Medal of Honor Awarded to Special Forces Medic

Medal of Honor Awarded to Special Forces Medic

Photo by: White House

A 5th Special Forces Group medic the Army says was “cool under fire” in Laos in 1970 has received the Medal of Honor for his part in saving lives during a four-day jungle battle as part of Operational Tailwind.

In a White House ceremony, President Donald Trump said the story of heroism had been untold for many years because this was a secret mission. The medal changes that, Trump said, adding, “We gather to tell the world of his valor and present him with the highest military honor our country has to offer.”

Retired Army Capt. Gary Rose, known to his friends and colleagues as Mike, was a Vietnam War volunteer who was part of a team of 136 U.S., Montagnard and Vietnamese soldiers inserted deep into Laos. “From the get-go, once we crossed a certain line, we started taking fire,” the 70-year-old Rose recalled in an interview. He treated the wounded, fired on the enemy and directed the fire of inexperienced Vietnamese troops as his unit was under attack, according to the Army’s account.

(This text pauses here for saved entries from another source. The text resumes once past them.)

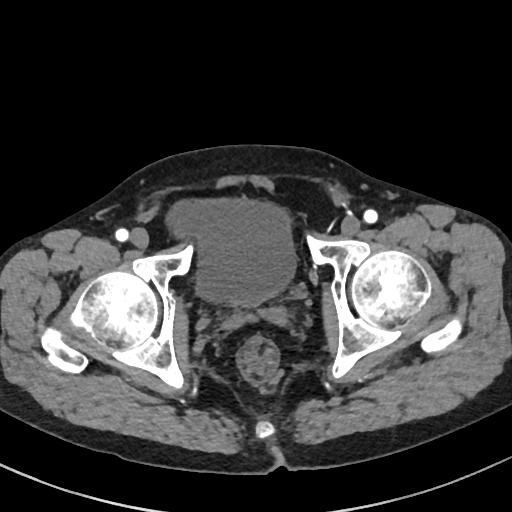
CT, abdomen/pelvis · Axial slice 34/303 · soft-tissue window (W 400 / L 40) · acquired on SOMATOM Force · scan has 15 labeled organs (counted over the whole 3D scan, not this slice; an organ is boxed only where this slice passes through it)
Organ boxes in pixel coordinates; each row gives the top-left (x1, y1) and bottom-right (x2, y2) corners.
| organ | x1 | y1 | x2 | y2 |
|---|---|---|---|---|
| bladder | 166 | 198 | 295 | 305 |
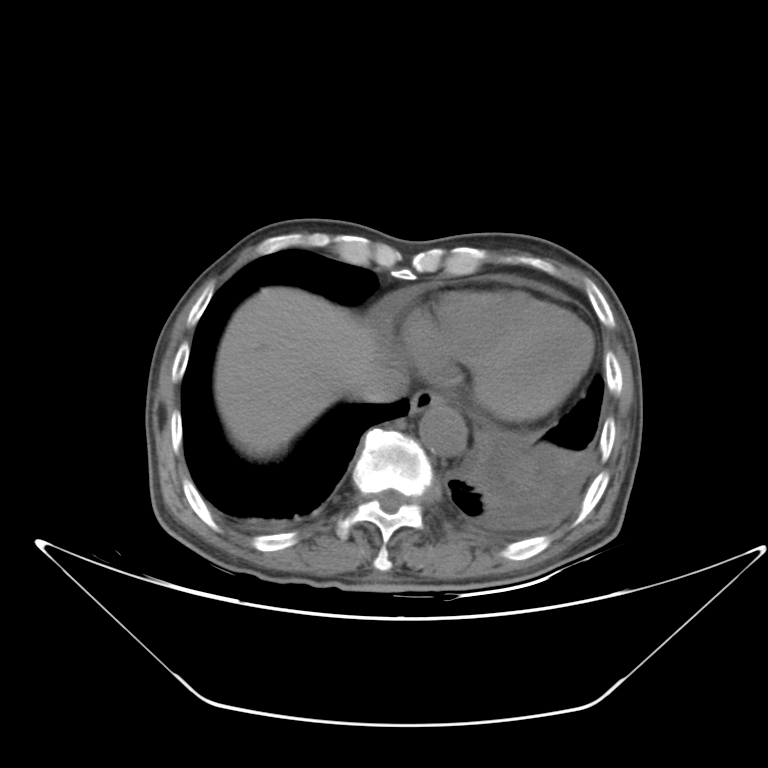

Abdominal CT; axial view; abdomen soft-tissue window; 15 organs annotated in this scan (counted over the whole 3D scan, not this slice; an organ is boxed only where this slice passes through it)
Boxes: x1 y1 x2 y2 (pixel coords, space-separated).
esophagus: 407 387 449 415
liver: 215 285 395 452
aorta: 420 406 466 454
inferior vena cava: 352 364 408 402

Wounded himself, and moving around the battlefield with a stick used as a crutch by the second day, he continued under sometimes withering fire to treat the wounded and move them to safer positions when he could. “When you're worried about your ass, a hole in your foot doesn't even make the list,” he said. He described working to keep soldiers alive. “Your job as a medic is to maintain the person’s life,” he said.

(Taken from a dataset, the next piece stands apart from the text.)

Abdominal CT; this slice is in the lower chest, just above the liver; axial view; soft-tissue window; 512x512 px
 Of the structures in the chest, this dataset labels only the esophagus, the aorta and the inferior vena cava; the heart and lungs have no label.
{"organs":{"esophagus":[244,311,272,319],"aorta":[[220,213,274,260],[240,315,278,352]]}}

On the fourth day, a point when Rose said they were “running out of ammunition and running out of food,” extractions began with helicopters being shot as they picked up wounded. The engine stopped on the helicopter extracting Rose. He treated wounded in the helicopter as it was making a controlled crash, and he was thrown from it when it hit a riverbank. He climbed back aboard to help pull wounded from the burning wreckage and treated them while waiting for another medevac.

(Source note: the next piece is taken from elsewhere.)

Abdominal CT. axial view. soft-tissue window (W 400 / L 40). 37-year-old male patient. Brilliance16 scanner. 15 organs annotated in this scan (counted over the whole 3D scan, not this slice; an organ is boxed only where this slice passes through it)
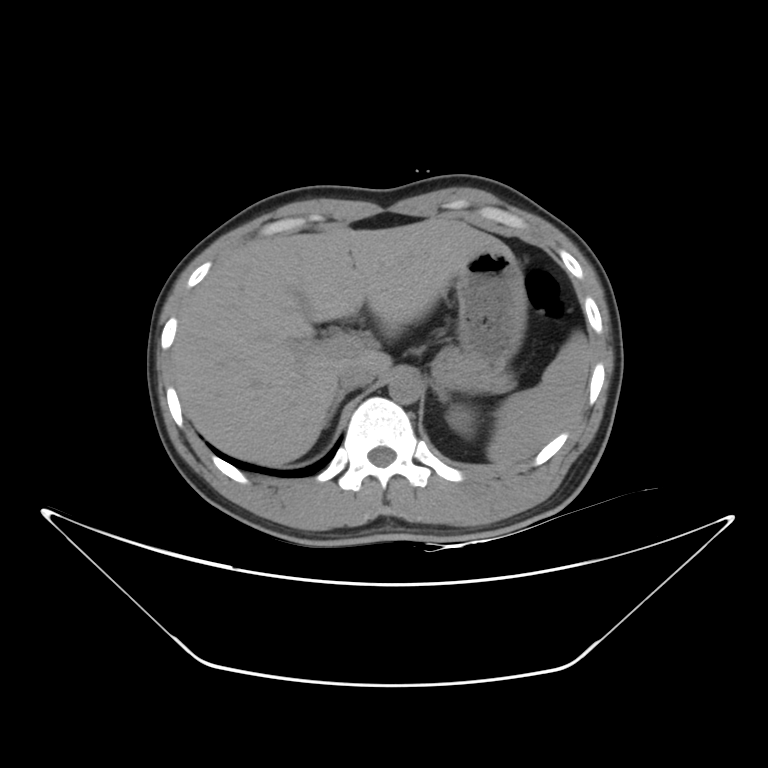

{"organs":{"pancreas":[437,346,515,393],"spleen":[486,331,590,464],"right adrenal gland":[330,387,354,417],"left adrenal gland":[431,382,450,402],"stomach":[455,250,527,365],"liver":[172,217,508,466],"inferior vena cava":[338,361,376,388],"aorta":[389,370,421,403],"left kidney":[446,404,470,436]}}

“This was serious stuff. This was not a good four days,” Trump said, turning to Rose to say, “You showed the world the unbreakable resolve of the American armed forces.”

Rose is credited with treating up to 70 wounded, which included all 16 U.S. soldiers who were part of the raid. Only three men, all Montagnard soldiers, died.

Rose’s mission commander on the Laos mission was then-Capt. Gene McCarley, who told the Army News Service that he found Rose to be a “competent individual” and a “good soldier.” “The best thing I could say about Mike is that he is probably the kind of individual that a mother would want their daughter to marry. He was just, in addition to being a top-notch medic and a good soldier, he was an all-around good person,” said McCarley, who retired as a lieutenant colonel.

All of this happened on Rose’s second mission in Laos. Rose earned a Purple Heart and Bronze Star with Valor on his first. “The second time, it's a little scarier, because you've seen the results of what mortars and rockets and men getting hit with a bullet can do,” Rose told an Army interviewer.

Rose stayed in the Army. He was commissioned as a field artillery officer in December 1973 and retired in 1987, and he now lives in Huntsville, Ala.